Second, has geo-economics suddenly 'returned' and did it ever go away? Many today feel the WTO's golden era of free trade has passed and that a worrisome new world of mercantilism and protectionism is upon us. Worse, Harris and Blackwill argue that the US has been napping. 'The constraint on geoeconomics in US foreign policy today is not so much ideological discomfort or bureaucratic paralysis as basic neglect.'

But third, has the US really been so idle? The likes of Cuba and Iran might disagree. Sanctions are among the most potent geo-economic tools and have been used by America with devastating effect. The authors give them little more than a passing mention, like this parenthetical aside on page 138: 'the US has been the principal country imposing sanctions on more than 120 instances over the last century.' Oh, right then.

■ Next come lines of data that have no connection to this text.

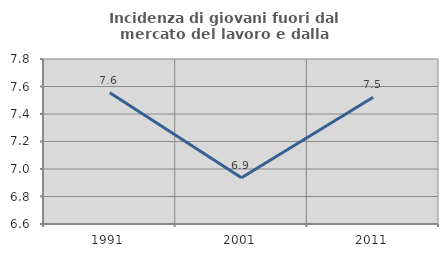
| Category | Incidenza di giovani fuori dal mercato del lavoro e dalla formazione  |
|---|---|
| 1991.0 | 7.554 |
| 2001.0 | 6.936 |
| 2011.0 | 7.522 |
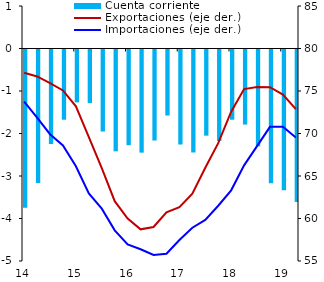
| Category | Cuenta corriente |
|---|---|
| 2014-03-01 | -3.726 |
| 2014-06-01 | -3.141 |
| 2014-09-01 | -2.225 |
| 2014-12-01 | -1.652 |
| 2015-03-01 | -1.243 |
| 2015-06-01 | -1.261 |
| 2015-09-01 | -1.93 |
| 2015-12-01 | -2.396 |
| 2016-03-01 | -2.251 |
| 2016-06-01 | -2.426 |
| 2016-09-01 | -2.141 |
| 2016-12-01 | -1.553 |
| 2017-03-01 | -2.236 |
| 2017-06-01 | -2.423 |
| 2017-09-01 | -2.027 |
| 2017-12-01 | -2.152 |
| 2018-03-01 | -1.652 |
| 2018-06-01 | -1.766 |
| 2018-09-01 | -2.279 |
| 2018-12-01 | -3.145 |
| 2019-03-01 | -3.311 |
| 2019-06-02 | -3.588 |
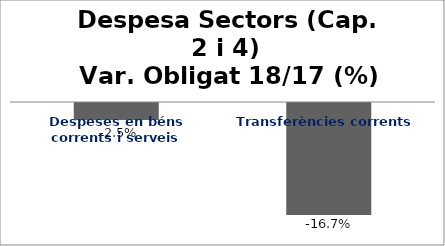
| Category | Series 0 |
|---|---|
| Despeses en béns corrents i serveis | -0.025 |
| Transferències corrents | -0.167 |
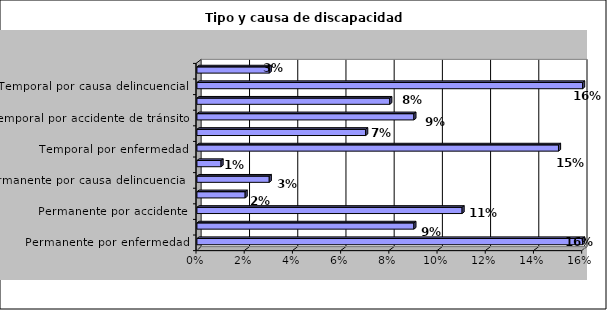
| Category | Series 0 |
|---|---|
| Permanente por enfermedad | 0.16 |
| Congenita - de nacimiento | 0.09 |
| Permanente por accidente | 0.11 |
| Permanente por lesión deportiva | 0.02 |
| Permanente por causa delincuencial | 0.03 |
| Permanente por causa de guerra | 0.01 |
| Temporal por enfermedad | 0.15 |
| Temporal por accidente laboral | 0.07 |
| Temporal por accidente de tránsito | 0.09 |
| Temporal por lesión deportiva | 0.08 |
| Temporal por causa delincuencial | 0.16 |
| Otro | 0.03 |

A harder question is whether there are more effective ways to influence others and advance American interests than applying embargoes (where China and Russia unfailingly fill the void anyway). 'Skeptics will argue that straightforward attempts to link economic and geopolitical agendas will result in a race to the bottom. But the alternative cannot be to do nothing.' The US has hardly been doing nothing.

The luminaries who blurb the book are an impressive bunch — Kissinger, Summers, Petraeus — so this topic must be getting attention in DC. The authors are senior scholars and diplomats in the highly influential Council on Foreign Relations. They will have the ear of whomever is president by this time next year. Will America become more selfish and sharp-elbowed over trade and finance, even if it sheaths its military blade? The world watches with trepidation. Another reviewer is puzzled: 'it seems odd that the United States — which has one of the world's most lucrative markets, has vast reserves of capital for investment, controls the world's reserve currency and has done a great deal to set the rules of the global business order — chooses not to use these powers much more effectively.'  Why couldn't the US become more like Russia and China, perhaps, and exploit its own trading system more cynically? To ask that question is to know the answer.